13 Fencing
You've detected a split-brain situation -- a zombie leader is still running after a new leader was elected. Generation numbers ensure nodes will eventually reject the zombie's commands. But what about the window between the new leader taking over and the zombie learning it's been replaced? During that window, the zombie might still issue writes, modify shared storage, or corrupt data.
Fencing ensures the zombie can't do any damage during this dangerous transition period.
Background
In a leader-follower setup, detecting that the old leader is stale (via generation numbers) isn't enough. Consider this timeline:
- Leader A (generation 1) is serving writes to shared storage
- Leader A becomes unresponsive (network partition or GC pause)
- The cluster elects Leader B (generation 2)
- Leader B starts writing to shared storage
- Leader A comes back, doesn't yet know it's been replaced, and writes to shared storage
Between steps 4 and 5, both leaders are writing to the same shared storage. Even though generation numbers will eventually resolve this, the concurrent writes during the overlap window can cause corruption.
Fencing closes this window by proactively blocking the old leader's access to shared resources.
Definition
Fencing puts a "fence" around the previously active leader, preventing it from accessing cluster resources and serving any read/write requests.
Fencing techniques
Resource fencing
Block the old leader's access to the specific resources it needs:
- Revoke shared storage access -- Change NFS permissions or storage ACLs so the old leader's credentials no longer work
- Disable network ports -- Use remote management commands to block the old leader's network access to critical services
- Invalidate tokens -- If the storage system uses tokens/leases, revoke the old leader's token
The advantage: surgical and targeted. The old leader node stays running (useful for debugging) but can't affect shared state.
Node fencing (STONITH)
Stop the old leader entirely:
- Power off the node -- Via IPMI, iLO, or cloud provider API
- Force restart -- Hard reset the machine
- Kill the process -- If the node is a VM or container, terminate it
This is the nuclear option, known as STONITH -- "Shoot The Other Node In The Head." It's aggressive but unambiguous: a powered-off node definitely can't issue conflicting commands.
| Technique | Precision | Certainty | Recovery |
|---|---|---|---|
| Resource fencing | High (blocks specific access) | Medium (process still runs, might find another path) | Node stays up, can be re-added |
| Node fencing (STONITH) | Low (kills everything) | High (node is definitely stopped) | Requires full restart |
Resource fencing is preferred when you can reliably enumerate all the resources the old leader needs. Node fencing is the fallback when you can't be sure you've blocked every path -- when in doubt, kill the node.

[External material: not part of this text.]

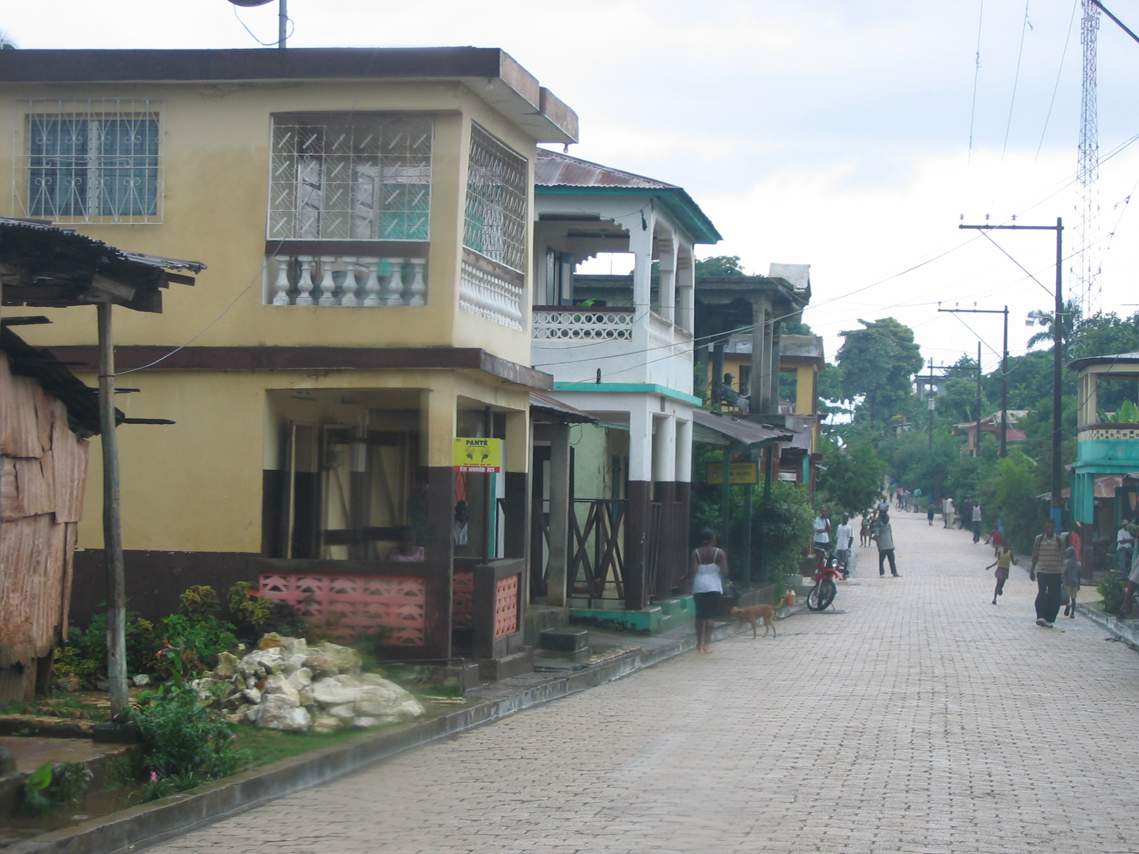 Streets, Dame-Marie, Haiti
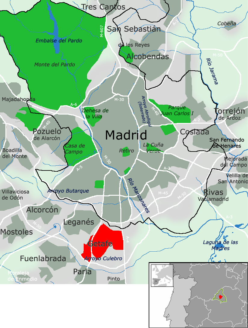 Mapa de Getafe en el área metropolitana de Madrid (España).

How fencing works with generation numbers
Fencing and split-brain detection are complementary:
- Generation numbers ensure that followers reject stale commands -- they solve the problem from the recipient side
- Fencing ensures the zombie leader can't issue commands -- it solves the problem from the sender side
- Together, they close both sides of the window: even if fencing is slightly delayed, generation numbers provide a safety net, and vice versa
Examples
HDFS
HDFS is the textbook example of fencing in production. When a standby NameNode takes over as the active NameNode:
- It uses STONITH to fence the previously active NameNode -- typically by SSHing to the machine and killing the NameNode process
- It revokes the old NameNode's access to the shared edit log storage (resource fencing)
- Only then does it begin serving as the new active NameNode
Without fencing, the old NameNode could write to the edit log concurrently with the new one, corrupting the file system's metadata.
Chubby / ZooKeeper
Chubby's lease mechanism is a form of time-based fencing. When a session lease expires, all locks held by that session are automatically released. The old leader loses its locks and therefore can't access the resources those locks protected. This is "soft fencing" -- it relies on all participants respecting the lease protocol.
Fencing comes up as a follow-up to split-brain: "OK, you have generation numbers. But what about the window before the zombie knows it's been replaced?" The answer: fence the old leader -- either block its resource access or kill the node. Always mention both the generation number (logical safety) and fencing (physical safety) as complementary defenses.